Constructivist ideology does not result in ontological priorities of a
geometric or theological nature just as natural narrative, as Labov’s
analyses demonstrate, belies the illusion of spontaneity or unconstructed
immediacy. On earth, as for fairly realistic stories, Newtonian parameters
will be used in preference to the correct but unwieldy categories of
relativity theory. Even if, as we all agree, voice is merely a reading effect,
it is nevertheless a recurrent one and one whose operations can be
fruitfully researched in the historical past.
This takes me to the final point, the historicity of the notion of voice,
or of other narratological concepts. Even from the perspective of the
most resolutely constructivist approach, narratological concepts are
never entirely, or unequivocally, fictions without any material basis. Free
indirect discourse is a device that emerges on the basis of the imputation
of a thought or speech act, but that interpretative move needs to be
anchored in the form and/or context of the text. To argue that a
specific passage is free indirect discourse requires a basis in formal or
context-related respects (there are, for instance, expressive markers; or,
there exists a context that allows for the thesis that X said something).

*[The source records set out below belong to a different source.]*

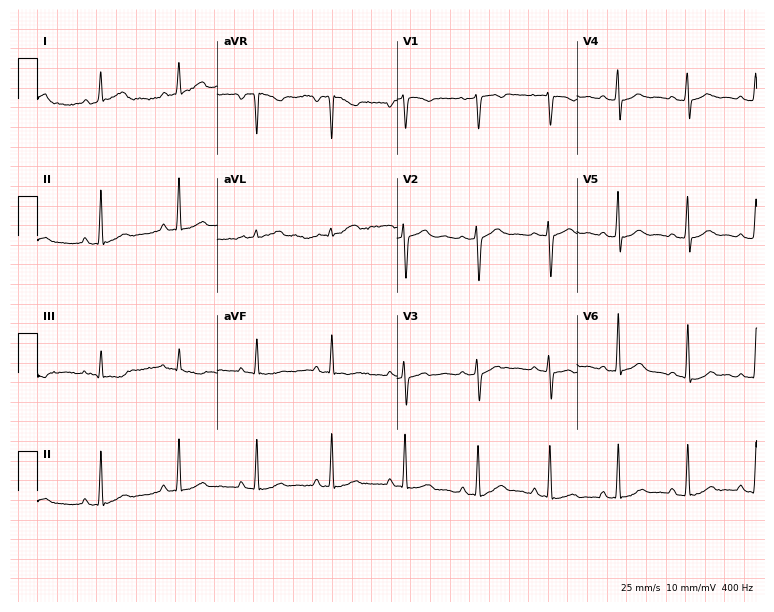
12-lead ECG from a 39-year-old woman (7.3-second recording at 400 Hz). No first-degree AV block, right bundle branch block (RBBB), left bundle branch block (LBBB), sinus bradycardia, atrial fibrillation (AF) or sinus tachycardia recorded for this tracing. Other findings, if any, are not listed.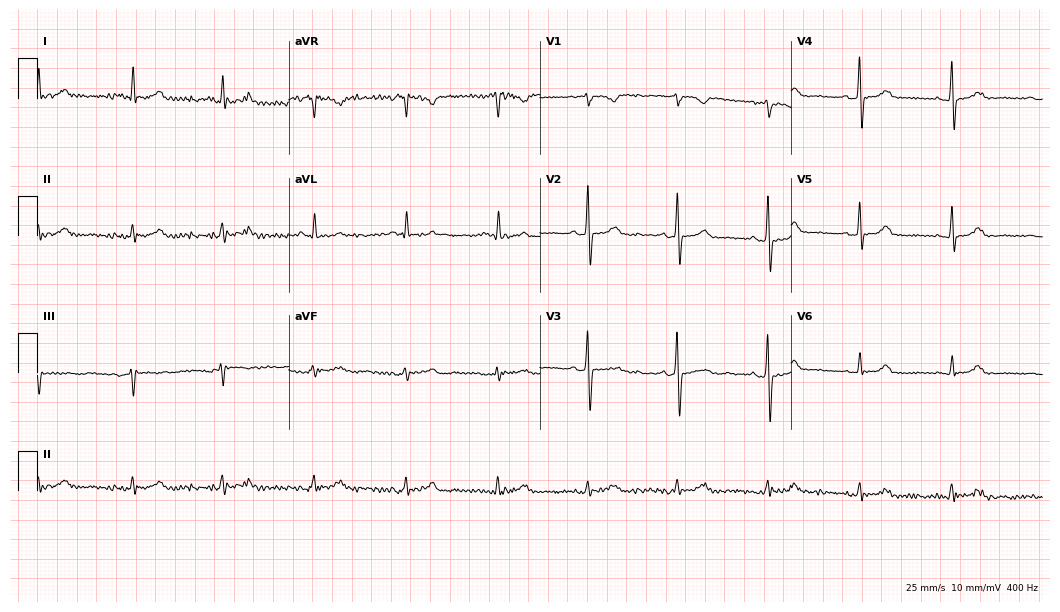
12-lead ECG from a 63-year-old female. Recorded interpretation: within normal limits.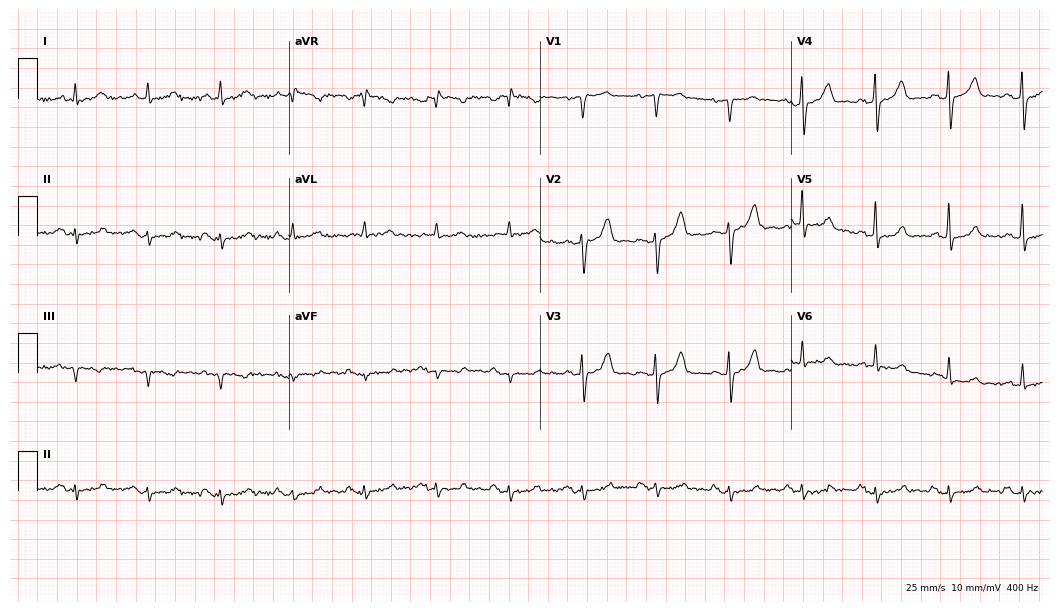
Electrocardiogram, a 52-year-old male. Of the six screened findings (first-degree AV block, right bundle branch block, left bundle branch block, sinus bradycardia, atrial fibrillation, sinus tachycardia), none is recorded. Only these six findings were labelled.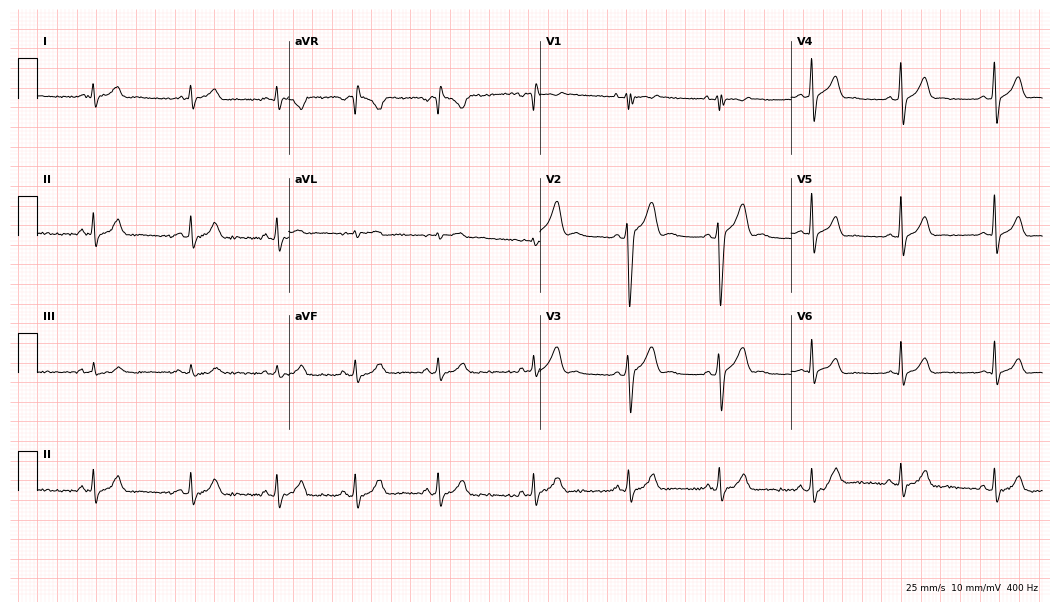
12-lead ECG from a 19-year-old female patient. Screened for six findings — first-degree AV block, right bundle branch block, left bundle branch block, sinus bradycardia, atrial fibrillation, sinus tachycardia — none is recorded. Other findings, if any, are not listed.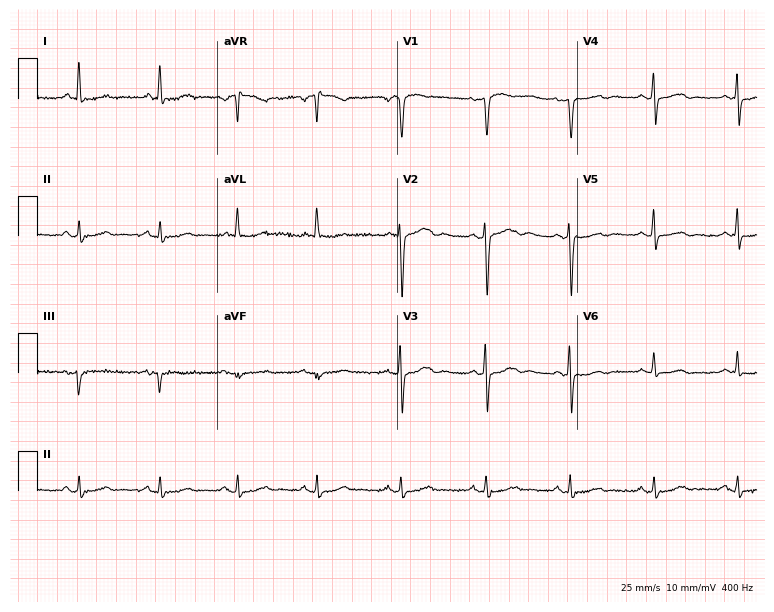
Standard 12-lead ECG recorded from a 50-year-old female (7.3-second recording at 400 Hz). None of these six findings is recorded: first-degree AV block, right bundle branch block, left bundle branch block, sinus bradycardia, atrial fibrillation, sinus tachycardia. Only these six findings were labelled.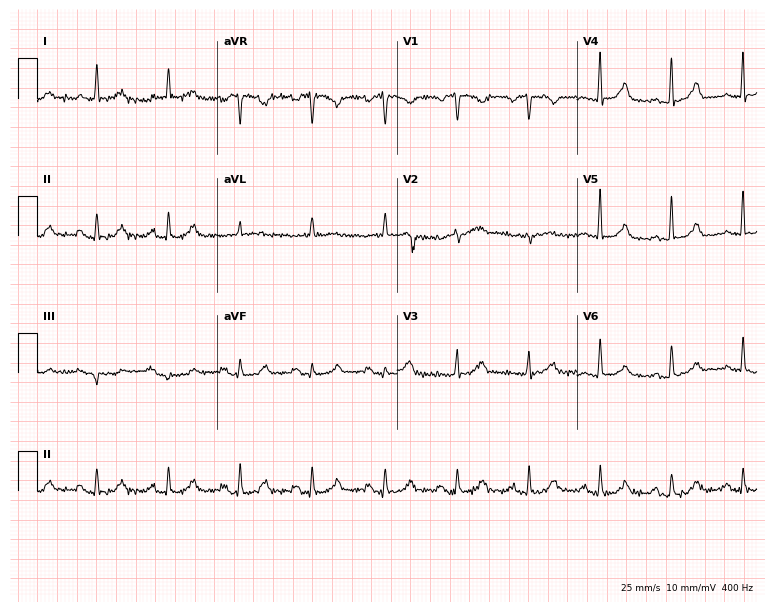
ECG — a 67-year-old woman. Screened for six findings — first-degree AV block, right bundle branch block (RBBB), left bundle branch block (LBBB), sinus bradycardia, atrial fibrillation (AF), sinus tachycardia — none is recorded.

For these reasons, a diachronic analysis of narrative forms is not a futile
gesture towards a traditional, humanistic worldview; it is a perfectly
legitimate investigation of texts over a period of time during which
formal and interpretative conventions will have changed. Only on the
basis of mapping these changes can one begin to ask why interpretations
sometimes come to veer from one extreme to the other, as in the case of
The Vicar of Wakefield. It would indeed be highly interesting to know
which earlier text first lent itself to a reading as unreliable narration
both historically and anachronistically (as The Vicar). Sidney’s Arcadia
certainly did not, nor, I presume, did Piers Plowman. Which takes us to
the point that not every text can be read as unreliable narration, just as
not every passage in a novel can be interpreted as free indirect
discourse.
To apply this to the issue of voice. Language is a tissue of echoes, and
every text constructs its unique combination of earlier discourses. But
these “voices” are not manifestations of narratological “voice” (pace
Richard Aczel); they are not part of story-related realizations of
expressivity. George Garrett’s voices tease us precisely because they are
highly charged with expressivity but fail to mark clearly the source of
that expressivity. Yet the attempt to find a source for utterances—an
710 new literary history

attempt that is part of a reading strategy and not an essentialist project


at all—must not be confused with logocentrism: constructivist poetics
becomes necessary precisely at the point where writing predominates
and an interpretation of meaning effects needs to be resorted to. The
origins of voices posited by narratology are such meaning effects.
It is here that deconstructionists and cognitivists really part company;
in the clash between an empirical reliance on data, for instance, markers
of expressivity (even if these are then interpreted in ambivalent ways),
and an attitude of “anything goes” or panta rhei. The latter attitude tends
to have the awkward consequence of being true but not very helpful in
a given situation, whereas the former may not quite meet the standards
of rigorous philosophical enquiry. But what the heck, it works!